Где следом кормовым кипеть и таять
Воспоминанью, я взгляну светло
В прозрении, что мировая тайна
Поймалась в сеть вокзального табло.
2.
Средиземноморье? Та же соль
На разлив – процедишь сквозь глаза.
Сотрясать обрыва антресоль
Точно так навыкшая гроза.
Ведь, в упорном развороте крыл
Парусинных рея над волной,
Никуда Улисс ваш не доплыл,
Кроме глухомани островной.
Здесь твой двор, в поленницу дрова
Уложи, травою оторочь.
Как прекрасны эти острова:
Здесь бы жить – томиться – рваться прочь!

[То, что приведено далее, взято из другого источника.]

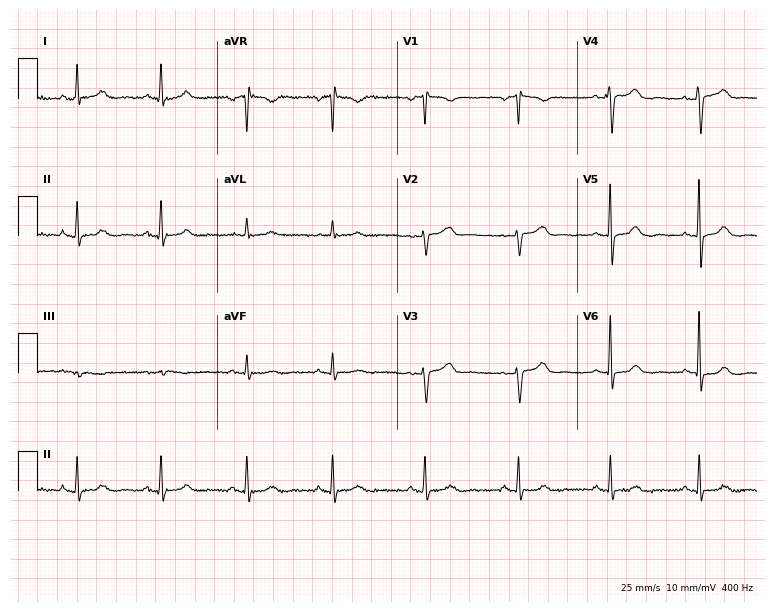
12-lead ECG from a female, 73 years old. Labelled as a normal ECG.
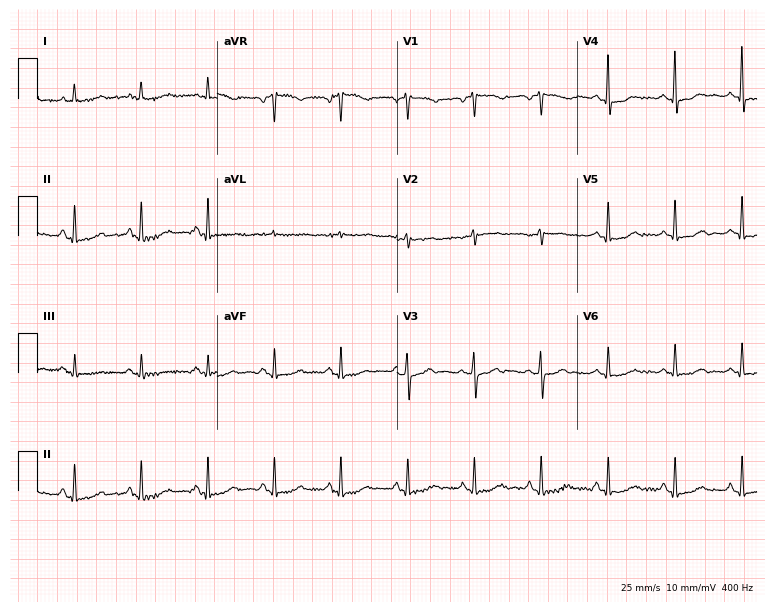
ECG — a woman, 53 years old. Labelled as a normal ECG.
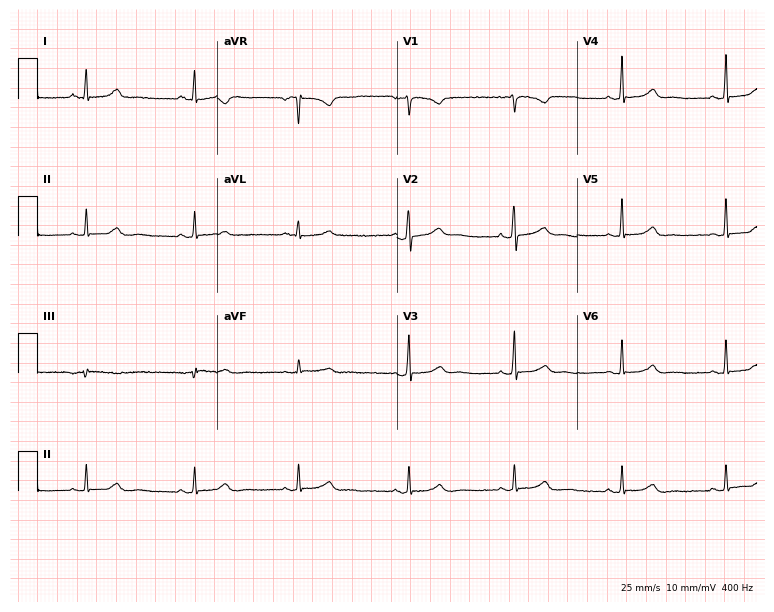
12-lead ECG from a 34-year-old female. Screened for six findings — first-degree AV block, right bundle branch block, left bundle branch block, sinus bradycardia, atrial fibrillation, sinus tachycardia — none is recorded. Other findings, if any, are not listed.
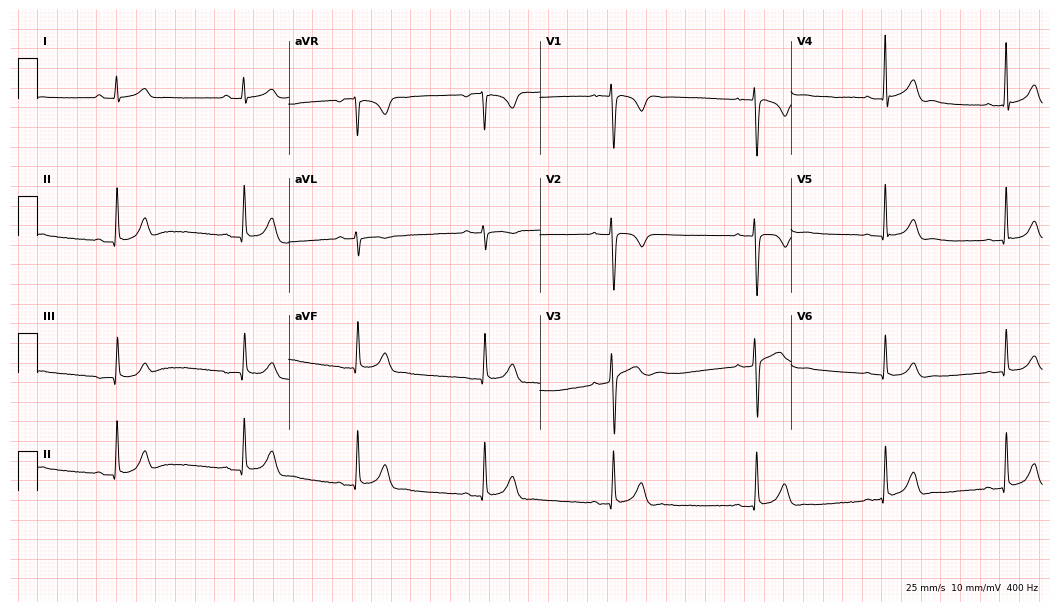
Electrocardiogram (10.2-second recording at 400 Hz), a 29-year-old male patient. Interpretation includes sinus bradycardia (a sinus rate of 50 beats per minute or less).
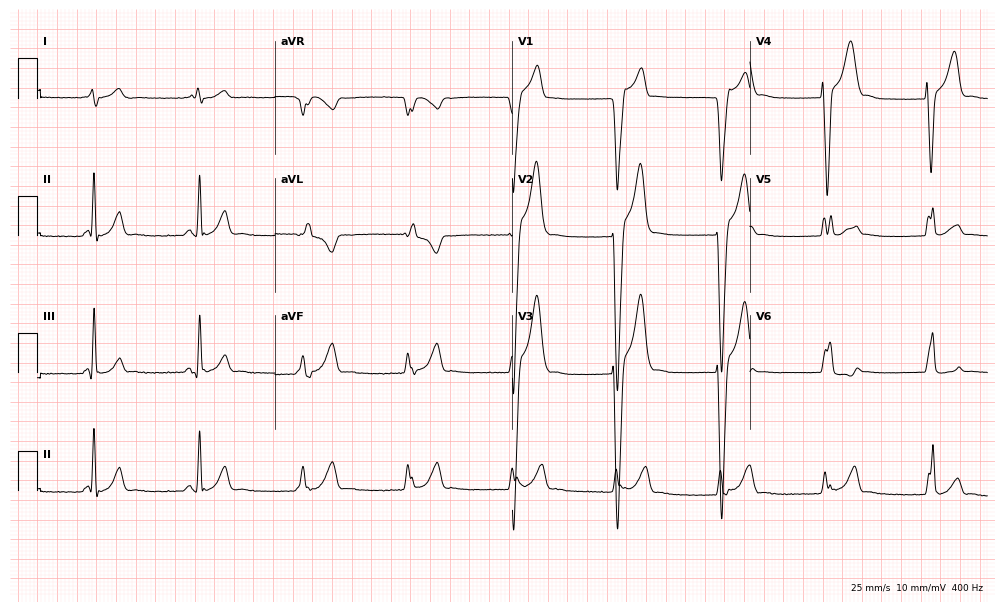
Resting 12-lead electrocardiogram (9.7-second recording at 400 Hz). Patient: a female, 54 years old. None of these six findings is recorded: first-degree AV block, right bundle branch block, left bundle branch block, sinus bradycardia, atrial fibrillation, sinus tachycardia. Only these six findings were labelled.

Скалься ввысь обломками гряды,
Выморщи горючие пески,
Но тебя, мой город у воды,
Обуяли те же сквозняки.
У тебя изгвазданный лиман –
Колдовству Цирцеи сто очков;
Твой в дыму дрейфующий шалман
Разразили громы каблучков:
Вся – недоумение души
Собственной оправой на одре,
Эй, Сильветта, вредина, пляши
С худенькой ладошкой на бедре!
Чей ты рассыпаешь топоток,
Юбку взвеяв, словно флотский стяг?
Малагеньи лавовый поток,
Ошалев, лакает Аю-Даг.
Всё здесь впромес – наполняй стакан
Кровотоком пурпурным, заря!
Слышишь: свист, – вдогон тебе аркан;
Скрежет, – выбирают якоря.
Тех земель багряное вино –
Остров, остров! – руки коротки!..
Нам, таким, от века суждено
Мимо дома плыть на маяки;
Из житейской бури налегке
Выходить, живя не по уму, –
Чтоб в тумане, с фонарём в руке,
Нисходить к заблудшим на корму.
3.
Альбатросы – я слыхала, – души моряков,
Чьи тела – без отпущенья сброшенный балласт.
Вот и даль отполыхала там, где был таков
Ралом водоизмещенья вывернутый пласт.
Мне – четырнадцать: не вспомню гуще синевы,
Чище – дюны, прорвы – глубже, строже – маяка.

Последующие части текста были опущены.